> EXERCISE: Take the entries below and reproduce exactly the portion that begins at the line containing "Skupina Kabát během" and ends at the line containing "Escudo que aparece", keeping both ends, dropping pictures, and adding nothing else.

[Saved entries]
• • •

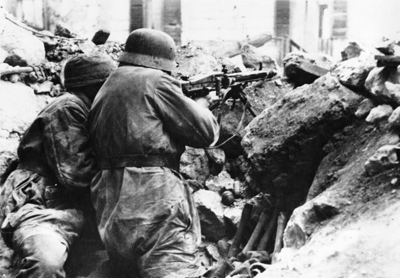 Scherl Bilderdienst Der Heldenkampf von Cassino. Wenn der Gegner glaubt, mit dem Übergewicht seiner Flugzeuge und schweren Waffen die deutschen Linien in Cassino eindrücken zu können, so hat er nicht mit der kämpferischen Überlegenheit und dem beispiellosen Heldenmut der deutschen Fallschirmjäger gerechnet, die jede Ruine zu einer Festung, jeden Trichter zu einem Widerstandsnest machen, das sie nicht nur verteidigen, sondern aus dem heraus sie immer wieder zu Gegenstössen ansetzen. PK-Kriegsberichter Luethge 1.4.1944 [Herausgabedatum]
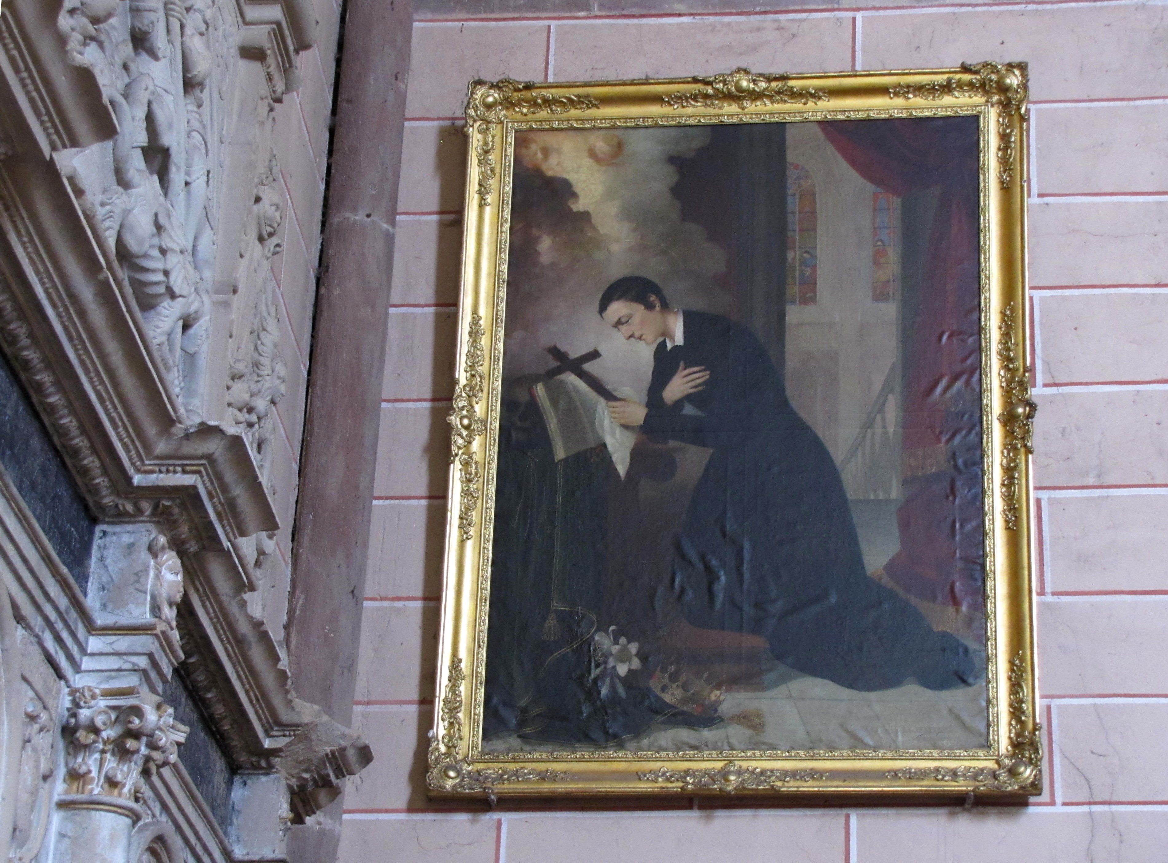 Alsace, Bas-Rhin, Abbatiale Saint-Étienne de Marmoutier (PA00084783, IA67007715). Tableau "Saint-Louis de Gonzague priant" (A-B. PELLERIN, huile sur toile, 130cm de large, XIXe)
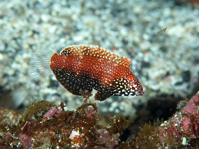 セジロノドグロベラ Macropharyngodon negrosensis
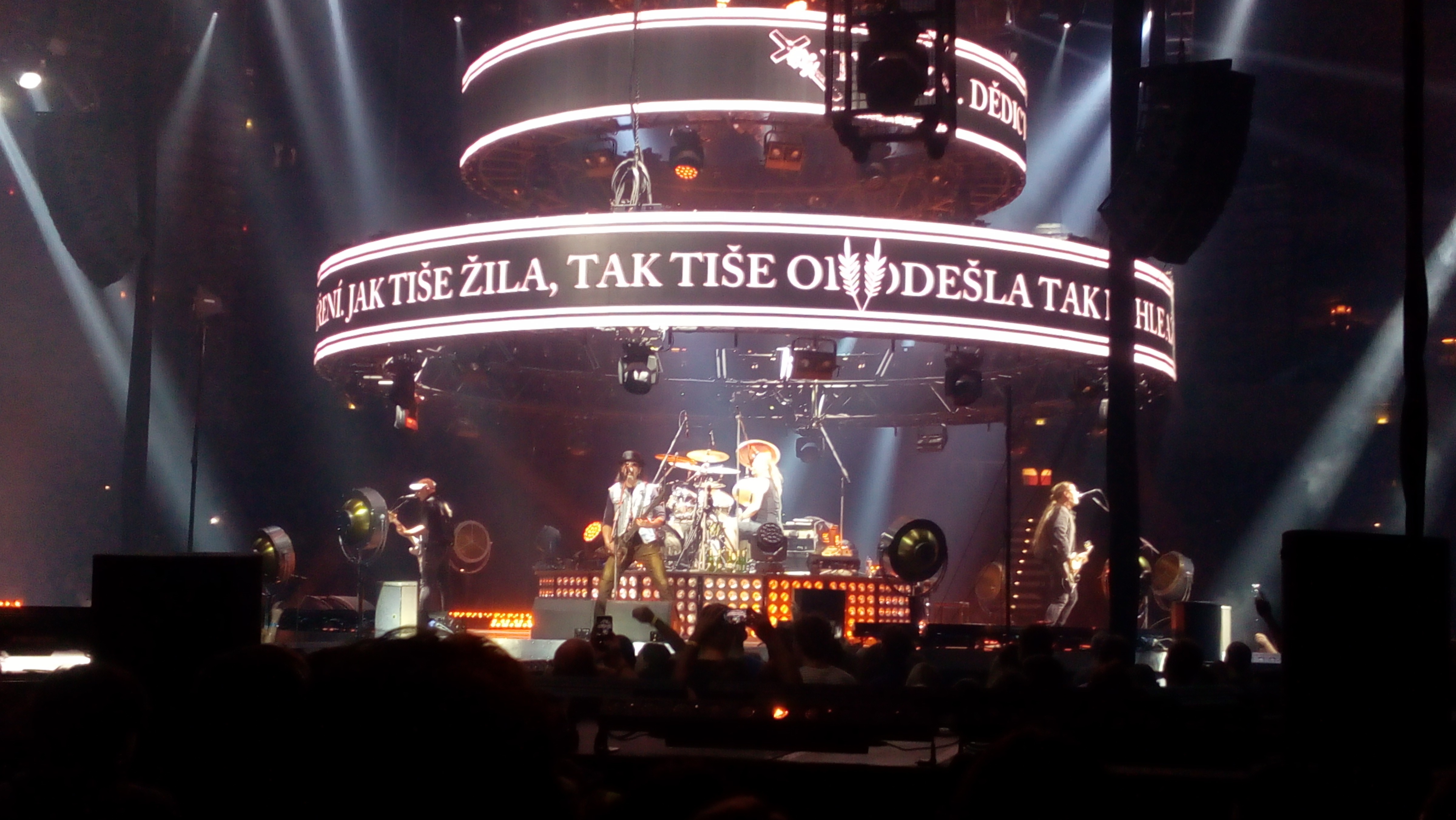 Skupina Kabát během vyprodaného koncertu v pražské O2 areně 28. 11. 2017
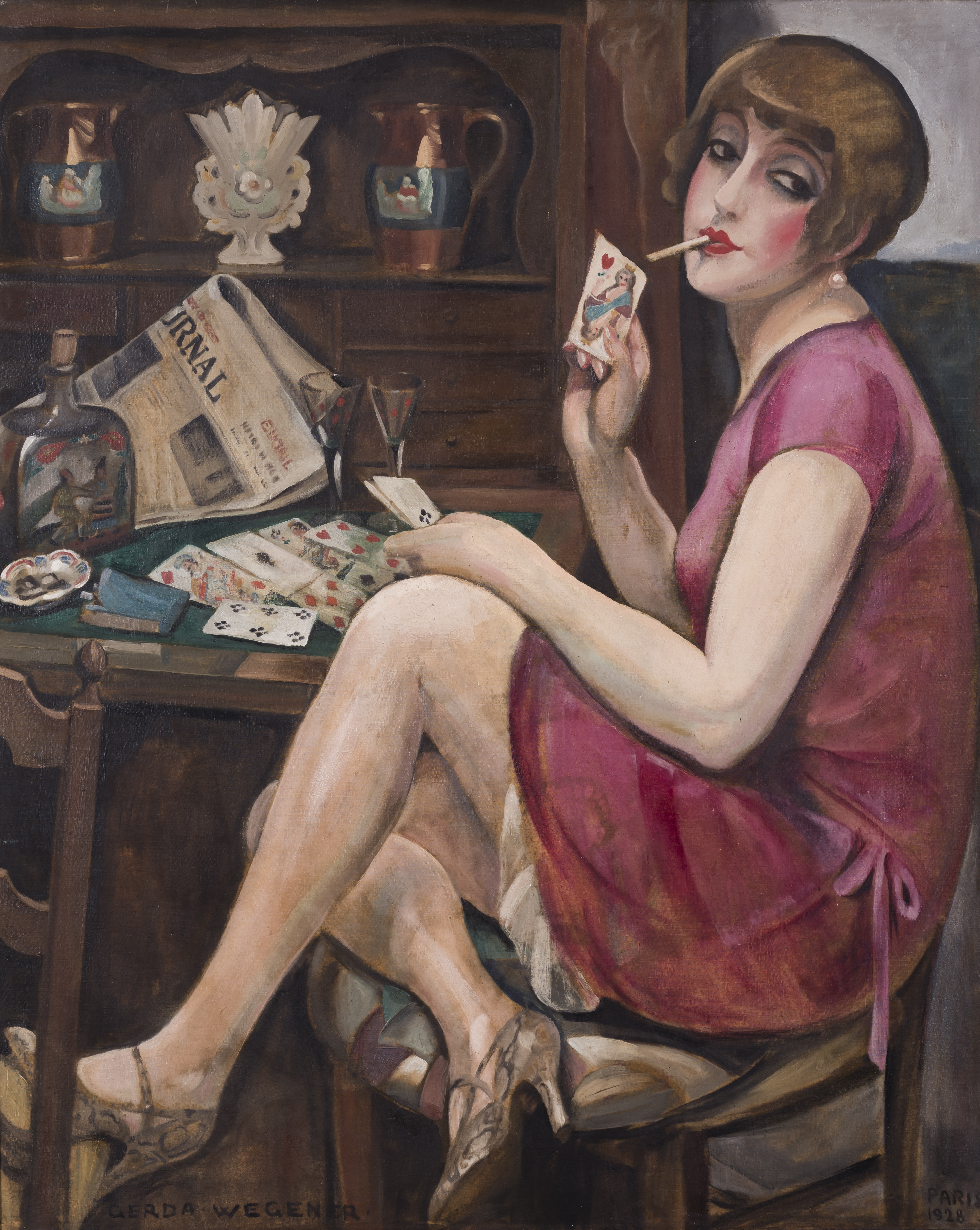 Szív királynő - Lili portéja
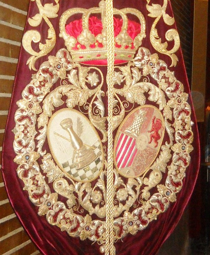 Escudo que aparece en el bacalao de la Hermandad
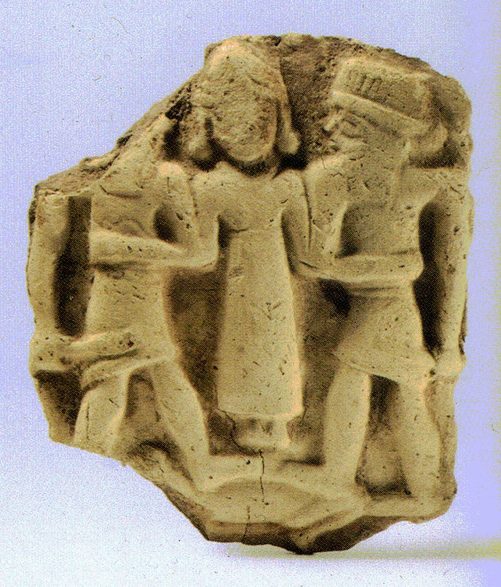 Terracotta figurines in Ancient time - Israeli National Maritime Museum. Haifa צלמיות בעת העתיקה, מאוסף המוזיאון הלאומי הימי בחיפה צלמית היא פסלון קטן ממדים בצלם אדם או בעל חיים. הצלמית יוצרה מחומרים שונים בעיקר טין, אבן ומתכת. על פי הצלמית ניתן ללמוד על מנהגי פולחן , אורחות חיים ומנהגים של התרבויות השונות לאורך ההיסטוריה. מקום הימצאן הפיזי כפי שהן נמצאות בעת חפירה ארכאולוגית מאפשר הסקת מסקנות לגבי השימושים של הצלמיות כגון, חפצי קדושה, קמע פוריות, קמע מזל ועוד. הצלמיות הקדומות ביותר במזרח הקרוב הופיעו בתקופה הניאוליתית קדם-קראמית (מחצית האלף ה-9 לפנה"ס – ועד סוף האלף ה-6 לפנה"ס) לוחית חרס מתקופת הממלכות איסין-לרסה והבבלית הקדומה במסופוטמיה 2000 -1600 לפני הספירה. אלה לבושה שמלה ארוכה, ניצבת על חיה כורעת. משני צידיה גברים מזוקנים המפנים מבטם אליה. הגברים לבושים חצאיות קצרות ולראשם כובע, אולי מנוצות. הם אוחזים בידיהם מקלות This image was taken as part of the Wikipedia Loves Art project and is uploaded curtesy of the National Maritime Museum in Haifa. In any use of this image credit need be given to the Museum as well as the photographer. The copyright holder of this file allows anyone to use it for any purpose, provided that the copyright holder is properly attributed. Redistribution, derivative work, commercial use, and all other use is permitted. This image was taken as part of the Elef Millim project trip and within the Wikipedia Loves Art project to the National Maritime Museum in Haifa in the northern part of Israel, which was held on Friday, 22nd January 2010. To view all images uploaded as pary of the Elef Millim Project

• • •

> SOLUTION FOR THIS PROBLEM:
 Skupina Kabát během vyprodaného koncertu v pražské O2 areně 28. 11. 2017
 Szív királynő - Lili portéja
 Escudo que aparece en el bacalao de la Hermandad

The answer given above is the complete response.